Fitting a theoretical distribution to given data

Fitting a Theoretical Distribution to Given Data

Basic Concepts

  • Theoretical distributions are mathematical functions that describe the probabilities of different outcomes.
  • Fitting a distribution to data involves finding the parameters of the distribution that best explain the data.

Choosing an Appropriate Distribution

  • The choice of a suitable theoretical distribution to fit the given data depends on the nature of the data. Understanding the characteristics and patterns in the data is crucial.
  • Histograms and stem-and-leaf plots are useful tools for visualising the shape of the data and guiding the choice of distribution.
  • If the data is symmetrical, a normal distribution might be an appropriate fit.
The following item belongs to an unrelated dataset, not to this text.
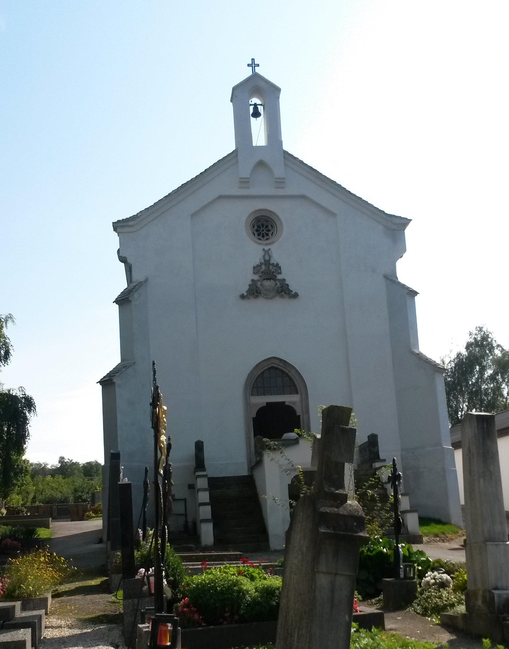 Fassade nach der Renovierung Sommer 2014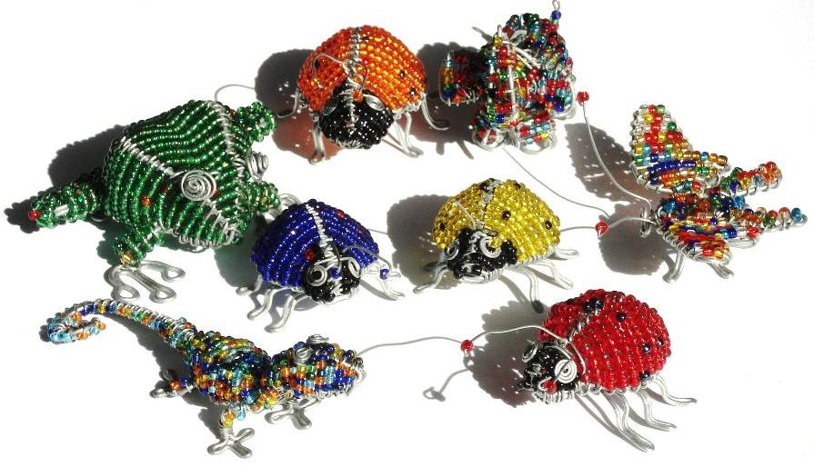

For positively skewed data, an exponential distribution could be an option.

Fitting the Distribution

  • One way to fit a distribution is the method of least squares, minimising the sum of the squares of the differences between the observed and theoretical values.
  • Another method is maximum likelihood estimation (MLE), which identifies the parameter values that make the observed data most probable.
  • Both of these methods require a knowledge of calculus and the ability to solve equations.

Assessing the Fit

  • A theoretical distribution that has been fitted to data can be assessed by comparing observed values with the expected values from the distribution.
  • Chi-square tests are commonly used for this purpose, comparing observed and expected frequencies in different categories or bins. A low chi-square value suggests a good fit.
  • A P-value gives the probability that the differences between observed and expected values arose by chance. A low P-value (typically <0.05) suggests the theoretical distribution is a good fit.

Other Important Points

  • Correlation does not imply causality - so while a theoretical distribution may fit data well, it does not necessarily mean there is a cause-effect relationship.
  • The process of fitting a theoretical distribution should involve iteration - using the results of an initial fit to inform a second (or further) fit to improve the distribution.
  • Remember to consider whether the model and its assumptions are reasonable and consistent with what is known about the process that generated the data.